The monthly standard deviation, skewness and kurtosis are then calculated similarly using the total albedo distribution as weights. When a sufficient number of cloud-free pixels are present, this formula will give a good estimate for the surface albedo. However, if all pixels have 20 % probability, the above formula will approach the albedo value corresponding to 20 % cloud probability, not 0 % cloud probability. Hence, an additional correction term is applied to retrieve the final albedo estimate $\widehat{\mathit{\alpha }}$ in the form

$$\begin{array}{}\text{(10)}& \widehat{\mathit{\alpha }}=\stackrel{\mathrm{‾}}{\mathit{\alpha }}\left(\mathrm{1}+c_{\mathrm{1}}\stackrel{\mathrm{‾}}{\text{CP}}-{\displaystyle \frac{c_{\mathrm{2}}\stackrel{\mathrm{‾}}{\text{CP}}}{\stackrel{\mathrm{‾}}{\mathit{\alpha }}}}\right),\end{array}$$

where $\stackrel{\mathrm{‾}}{\text{CP}}$ is the monthly mean cloud probability of the CP values within the range [0 %,20 %), and the parameters c₁ and c₂ are determined empirically on the basis of the simulations. The assumed mean and standard deviation for the cloud albedo were 60 % and 20 %, respectively, and the calculations were made for a Gaussian surface albedo with mean values of 10 %, 20 %, 30 %, 40 %, 50 %, 60 %, 70 % and 80 % and with a standard deviation of 2 %. The values of c₁ and c₂ that produce the best fit of the estimated albedos to the true ones are given in Table 1. This formula adjusts the albedo estimate only when $\stackrel{\mathrm{‾}}{\text{CP}}$ exceeds zero. The standard deviation, skewness and kurtosis estimates based on $\stackrel{\mathrm{‾}}{\mathit{\alpha }}$ are corrected similarly using the correction factor in the brackets of Eq. (10), but with the dedicated parameter values of c₁ and c₂ given in Table 1.

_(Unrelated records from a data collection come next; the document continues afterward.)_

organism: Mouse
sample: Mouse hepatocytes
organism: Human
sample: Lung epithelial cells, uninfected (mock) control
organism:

Table 1 Parameter values for Eq. (10) for the monthly mean, standard deviation, skewness and kurtosis of the surface albedo.

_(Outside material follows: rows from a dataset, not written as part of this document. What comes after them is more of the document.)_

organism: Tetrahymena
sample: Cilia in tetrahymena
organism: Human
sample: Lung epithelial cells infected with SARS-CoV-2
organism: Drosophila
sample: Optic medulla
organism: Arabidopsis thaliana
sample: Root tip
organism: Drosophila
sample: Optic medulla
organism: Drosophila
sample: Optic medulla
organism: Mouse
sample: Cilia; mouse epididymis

3.2 Surface albedo retrieval algorithm

The surface albedo algorithm used in the Climate-SAF project starts with atmospheric correction carried out using the SMAC method (Rahman and Dedieu, 1994; Proud et al., 2010). The next step is to determine the albedo values for the visible and near-infrared channels with the generally used formulas and coefficients for the bidirectional reflectance distribution functions (BRDFs) of various land use classes, which are taken from a land cover product (Roujean et al., 1992; Wu et al., 1995; Hansen et al., 2000). A topography correction is carried out in mountainous areas (Manninen et al., 2011). Finally, a broad-band conversion is carried out (Liang, 2000; Liang et al., 2002). Solar zenith angle normalization is not currently used; this is because, during product development, there was no generally applicable formula for all surface types, including melting snow (Manninen et al., 2020). The previous SAL versions (Riihelä et al., 2013; Karlsson et al., 2017; Anttila et al., 2018) required that cloud masking only applied the SAL algorithm to nominated clear-sky pixels.

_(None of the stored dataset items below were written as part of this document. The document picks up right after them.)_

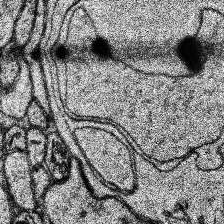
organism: Human
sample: Temporal Lobe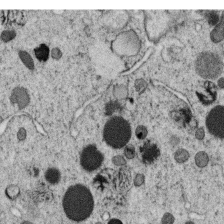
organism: C. elegans
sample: C. elegans oocyte; sperm cells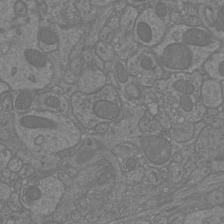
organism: Mouse
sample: Cortical neurons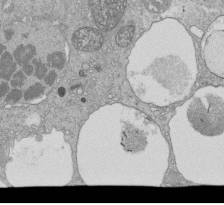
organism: Tetrahymena
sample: Cilia in tetrahymena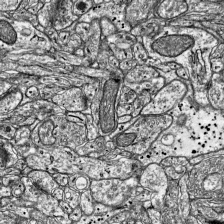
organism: Mouse
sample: Visual Cortex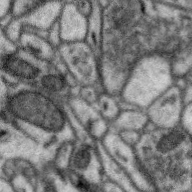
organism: Zebra finch
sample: Brain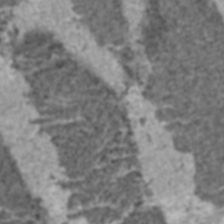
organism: C57BL Mouse
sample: Heart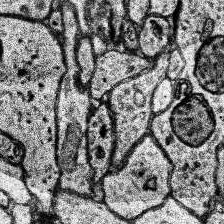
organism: Human
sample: Temporal Lobe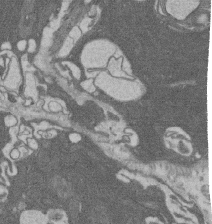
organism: Rat
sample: Salivary granule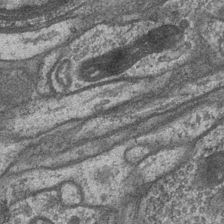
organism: Drosophila
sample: Optic medulla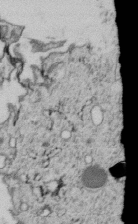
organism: C. elegans
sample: C. elegans embryo early stage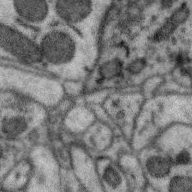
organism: Zebra finch
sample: Brain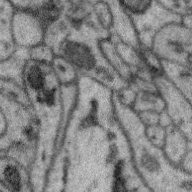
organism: Zebra finch
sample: Brain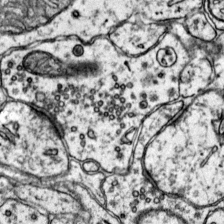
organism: Mouse
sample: Primary visual cortex

For the next release, CLARA-A3 SAL, the cloud probability values (CP) provided by the PPS software (Karlsson et al., 2020) will be available, and the black-sky surface albedo (Lucht et al., 2000; Róman et al., 2010) retrieval will be based on pixels with cloud probabilities not exceeding 20 %. The albedo processing is first carried out as if all those pixels were completely cloud-free, i.e. the atmospheric correction for AOD, water vapour, air mass and ozone is made. Then the monthly mean values $\stackrel{\mathrm{‾}}{\mathit{\alpha }}$ are approximated using a similar approach to that in Sect. 3.1.2:

$$\begin{array}{}\text{(11)}& \stackrel{\mathrm{‾}}{\mathit{\alpha }}={\sum }_{i=\mathrm{1}}^n{\mathit{\alpha }}_i\exp \left(-d{\text{CP}}_i\right)/{\sum }_{i=\mathrm{1}}^n\exp \left(-d{\text{CP}}_i\right).\end{array}$$

The theoretically motivated form of Eq. (10) for correcting $\stackrel{\mathrm{‾}}{\mathit{\alpha }}$ was found to result in slight black-sky albedo overestimation for large albedo values (especially for sea ice) when compared to previous albedo time series. Since Eq. (11) is not a precise theoretical formula for deriving the cloud-free albedo using possibly cloudy data, but rather a practical statistical approach for its estimation, it is understandable that a theoretical correction factor form may not be optimal either. Thus, finally, an ordinary linear-regression-based empirical correction of $\stackrel{\mathrm{‾}}{\mathit{\alpha }}$ was derived using the albedo simulations (Sect. 3.1.2). Hence, the final monthly mean albedo estimates $\widehat{\mathit{\alpha }}$ were derived instead of Eq. (10) using the following formula:

$$\begin{array}{}\text{(12)}& \widehat{\mathit{\alpha }}=\mathrm{1.0332}\stackrel{\mathrm{‾}}{\mathit{\alpha }}-\stackrel{\mathrm{‾}}{\text{CP}}\left(-\mathrm{0.05600}+\mathrm{0.007026}\stackrel{\mathrm{‾}}{\mathit{\alpha }}\right).\end{array}$$

The difference between $\widehat{\mathit{\alpha }}$ and $\stackrel{\mathrm{‾}}{\mathit{\alpha }}$ is rather small and consequently the standard deviation, skewness and kurtosis were still corrected using Eq. (10).

4 Results

4.1 Simulated distributions

Albedo distributions were simulated for surfaces with Gaussian mean albedo values of 10 %, 20 %, 30 %, 40 %, 50 %, 60 %, 70 % and 80 % and a standard deviation of 2 %. Examples are shown in Fig. 3. The Gaussian mean cloud albedo was taken to be 60 %, with a standard deviation of 20 %. For convenience, all distributions are scaled so that the maximum equals unity instead of using the common normalization of PDFs, which would set the integral to unity and consequently cause varying peak heights. Obviously, for relatively low surface albedo values (such as those of vegetation), the clouds cause a tail at the high end of the albedo distribution; for high albedo values (such as those of snow), a tail occurs at the low end. For albedo values close to the cloud albedo (such as sea-ice albedo values), the distribution spreads to both low and high values. The bump at the mean cloud albedo is more distinct for high b and c in Eq. (5). Due to the larger standard deviation of the cloud albedo distribution and the variation of the cloud probability, the surface albedo distribution peak still dominates the total distribution.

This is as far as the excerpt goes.